Image edge detection in image processing and computer vision occupies an important position (Zhang, 1999), which contains many kinds of information such as the image structure, gradation, form and so on, through extracting the information of image edge, it can greatly reduce the data quantity of image processing and have a major impact in the image character description, matching and recognition (Marr and Hildreth, 1980). Traditional edge detection algorithm using image gray value changes generate an edge, this algorithm is simple, runs faster, but the influence of the noise is significant, in the face of complex image processing the result is not ideal, so that the image detecting techniques needs further research and development (Zhang, 2009). With a variety of bionic algorithm is applied to the field of digital image processing, a variety of new image edge algorithms is appeared, including edge detection based on neural network (Grassi, 2007), edge detection based on genetic algorithm (Yutang and Lulu, 2008), etc.

1991 in Paris, France held the first European Conference on Artificial Life, the Italy scholar Dorigo M proposed the ant colony algorithm for the first time, which is the first appearance of the ant colony algorithm in people's field of vision. At the meeting, he showed the model of the basic ant colony algorithm. In 1992, then in his doctoral thesis, the core idea of ant colony algorithm is further elaborated (Dorigo et la., 2000).

Ant colony algorithm is a new bionic algorithm. The basic principle is the ants in search of food release pheromone as information transmission, Ants in the back determine the food nearest route to food according to the pheromone signal strength (Zhang, 1999). Ant colony algorithm was first applied to the traveling salesman problem (Shi and Wang, 2008), resource quadratic assignment problem (Garret, 2006), because of its strong adaptability, better global optimization ability and robustness, ant colony optimization algorithm is applied to more and more fields after being improved by many scholars.

1.1. Description of Ant Colony Behavior

In recent years, a large number of studies indicate that the behavior of the individual ants is very simple, individual ant can do things is quite limited, but if there is a large number of ants, Then they will cooperate with each other and will be able to complete the complex tasks through a highly structured, sophisticated social organization, which is difficult to imagine.
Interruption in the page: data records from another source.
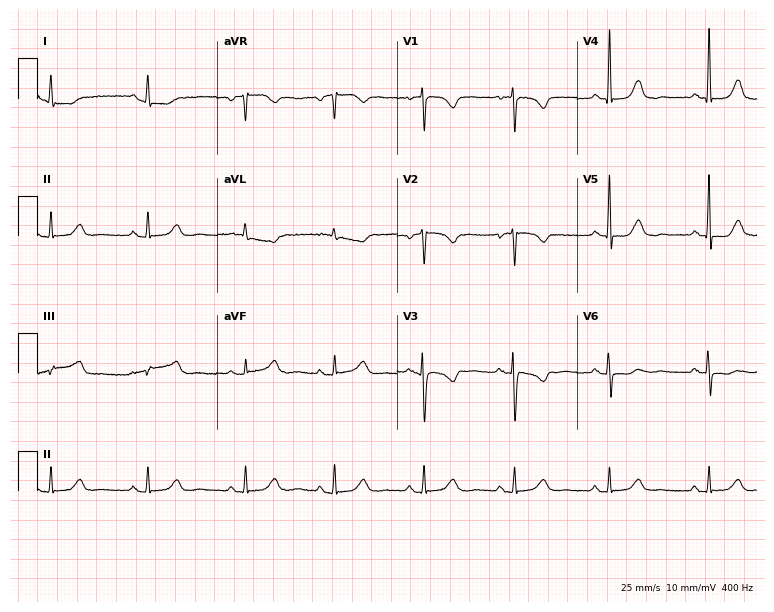
Resting 12-lead electrocardiogram. Patient: a 55-year-old female. None of these six findings is recorded: first-degree AV block, right bundle branch block, left bundle branch block, sinus bradycardia, atrial fibrillation, sinus tachycardia. Findings outside these six are not listed.
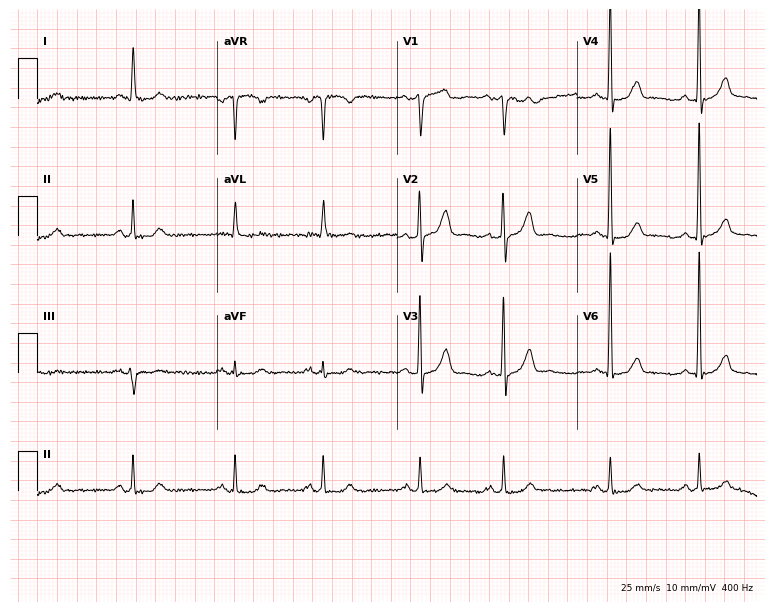
Resting 12-lead electrocardiogram (7.3-second recording at 400 Hz). Patient: an 81-year-old man. None of these six findings is recorded: first-degree AV block, right bundle branch block, left bundle branch block, sinus bradycardia, atrial fibrillation, sinus tachycardia.
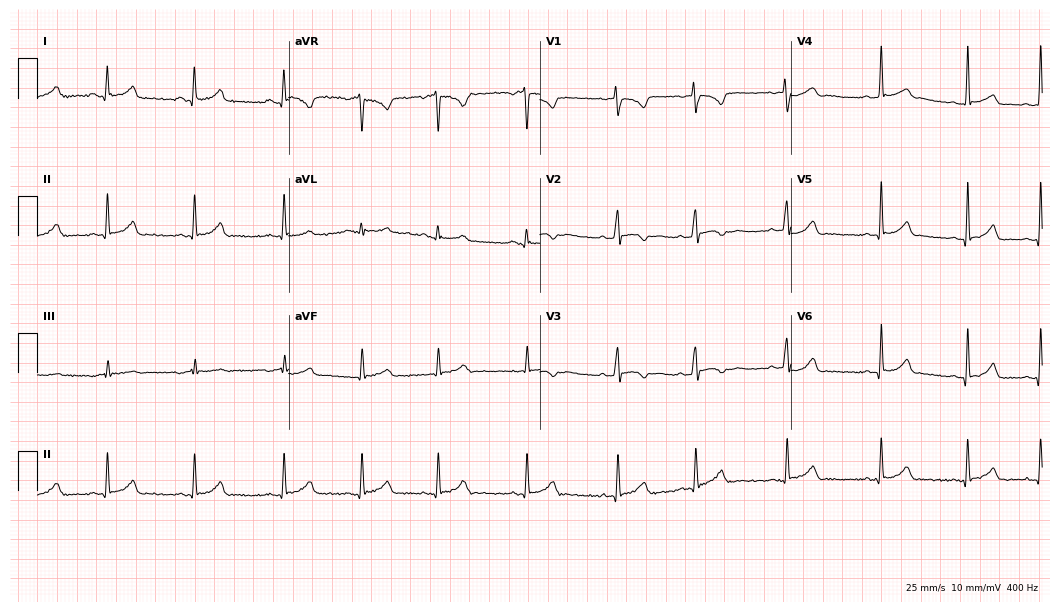
Standard 12-lead ECG recorded from a woman, 21 years old (10.2-second recording at 400 Hz). None of these six findings is recorded: first-degree AV block, right bundle branch block, left bundle branch block, sinus bradycardia, atrial fibrillation, sinus tachycardia. Findings outside these six are not listed.
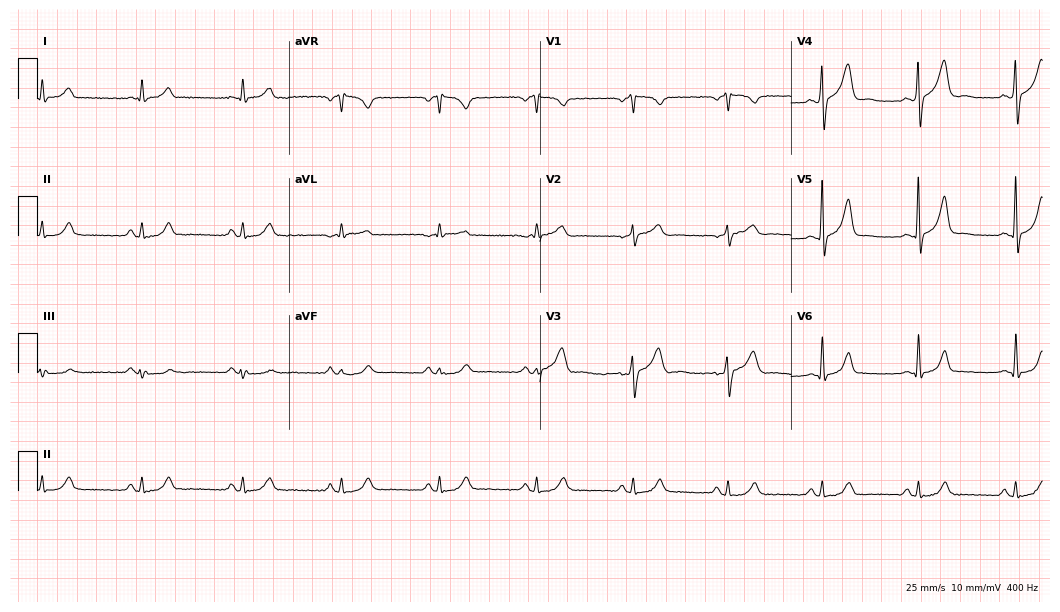
12-lead ECG from a male patient, 73 years old. Recorded interpretation: within normal limits.

Therefore, ants are generally used in a social way, this is the result of biological evolution. The division of labor in the ant colony system is different, and the work is also different. As a kind of social insects, the communication and information transmission between them is carried out by special means of communication.

From the food source to the nest, ants in its journey through the path secret a chemical matter called pheromone, ants in the crawling process can be aware of the existence of such substances and the intensity of its distribution, and it guide their way forward, ultimately make most of the ants remove to the direction of the high intensity of the pheromone. It is showed that the individual is through the contact residues in the path of pheromone transfer to coordinate the direction of the group action, and through mutual support among groups, exchange messages to complete the task. When the number of ants gathered on a certain path reaches a certain critical quantity, there will emerge a large and orderly army of ants. When the ant come to an intersection that is not passed, it will randomly select a path forward and release the pheromone that is related to the path length. The longer the ant walking path, the more the amount of pheromone volatilization, less residue. When the back ant came to the road again, it will have a large probability to choose the path that has more pheromone, so that the formation of the positive feedback system. The amount of pheromone on the shortest path will be more and more, and the amount of pheromone on the other path will be gradually reduced along with the time, and finally the whole ant colony will come to the optimal path. Ant colony can not only choose the best path, but also can adapt to the changes of environment, when the group find the optimal path suddenly appeared obstacles, they can also quickly find the best path. Therefore, the odd ants finding the optimal path in the process of action ability is quite limited, but the entire colony using information of the group behavior reflects very high self-organization and initiative, finally, the ant colony through the collective self-catalytic behavior to find the optimal path, complete the whole process of selection.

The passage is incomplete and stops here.